Digging for Dinosaurs in Wyoming

This summer, the VMNH paired up with Lynchburg College and headed to northern Wyoming to help excavate out Jurassic dinosaur bones from a 140 million year old site.


Dr. Brooke Haiar of Lynchburg College (right) directing the field crew at the dinosaur site in Wyoming.

The bones belong to a sauropod (long-necked dinosaur), including key parts of the hip and ankle that tell researchers a lot about how these animals moved.  The site has been worked on previously, and from bones extracted in 2014, tail vertebrae of the animal seem most similar to Apatosaurus, an especially large sauropod known for more than 100 years in the western United States.  The bones look to be from an adult though, despite being quite a bit smaller than normal adult Apatosaurus.  The dinosaur may actually be a new species, but the team will have a lot of work to do in the lab before they know for sure.

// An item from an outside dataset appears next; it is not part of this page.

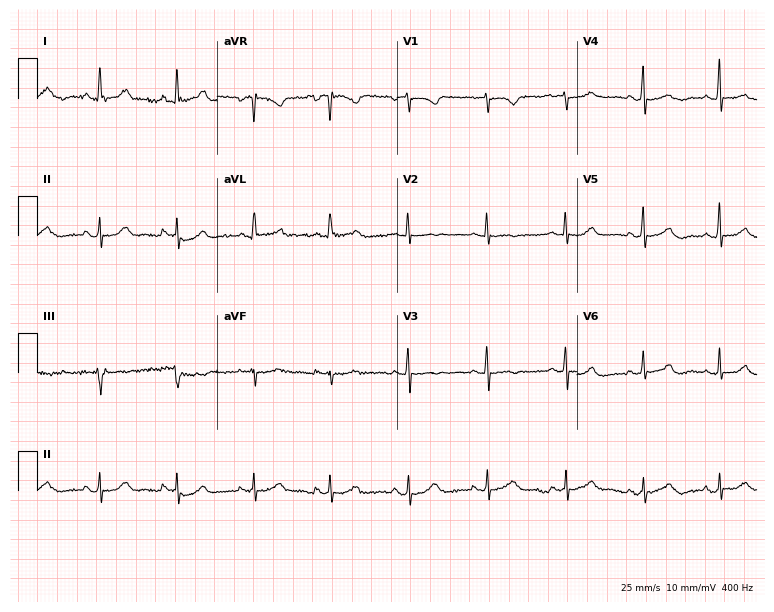
12-lead ECG (7.3-second recording at 400 Hz) from a female, 56 years old. Labelled as a normal ECG.

3 plaster jackets to the right containing sauropod foot bones. In the middle are the tibia and fibula from the lower leg.

When excavating dinosaurs, paleontologists will often dig around the bone, leaving a pedastal, which they then jacket in plaster so that they can safely carry it back to the lab.  In all, the crew took 17 jackets of dinosaur bone as well as many other wrapped pieces back to Virginia.  Each one of these can take a month or more to prepare, so it will be a long process, but well worth the effort when it is finished.


Plaster jackets filled with dinosaur bone and some of the other material collected getting loaded for the trip back to Virginia. Everything made it back safe!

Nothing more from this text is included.